A dangerous reality 

Her post in the group triggered dozens of comments with similar stories. Roxana Lupu, a runner and cyclist, wrote that she had been in a similar situation: “[I felt] the same anger. What is stifling is the frustration that you really can’t do anything to them.” Roxana, who is 39 years old, founded the platform for amateur athletes adrenallina.ro, and is among the top 10 women in Romania to have finished an Ironman race.

Andreea also received messages from female athletes who prefer to train in groups. If they are alone, they choose the treadmill at the gym. Other women shared stories about men who had chased them for days in a row, forcing them to change their routes and training hours, or to always carry pepper spray.

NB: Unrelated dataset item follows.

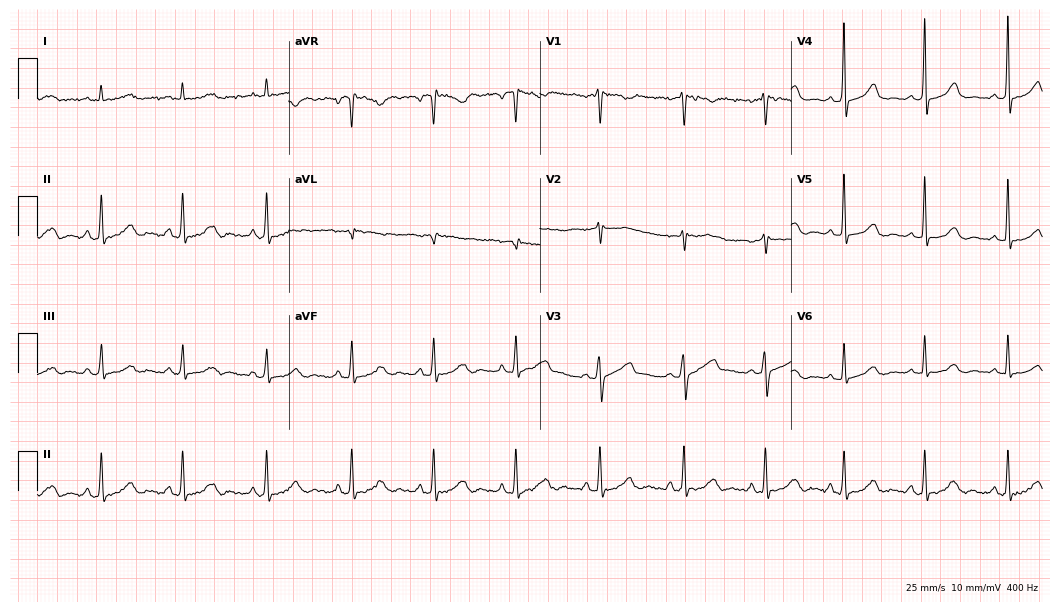
Resting 12-lead electrocardiogram (10.2-second recording at 400 Hz). Patient: a 52-year-old woman. Read as a normal ECG.

I had been a member of this Facebook group since 2013, when I ran my first marathon. Seeing Andreea’s post, I wrote to her about not knowing what to tell my 2-year-old son and 4-year-old daughter when strange men shouted or whistled at me in the street, or the shop assistant who caught my left hand and held it tightly to stroke my tattoo. I wrote about the fear of going out alone when the darkness sets in, and how vulnerable I felt during my first training after the first coronavirus lockdown. Isolation and empty streets had brought with them a feeling of safety; as people returned to the parks, so too did the whistles, unwanted remarks and, sometimes, gropes.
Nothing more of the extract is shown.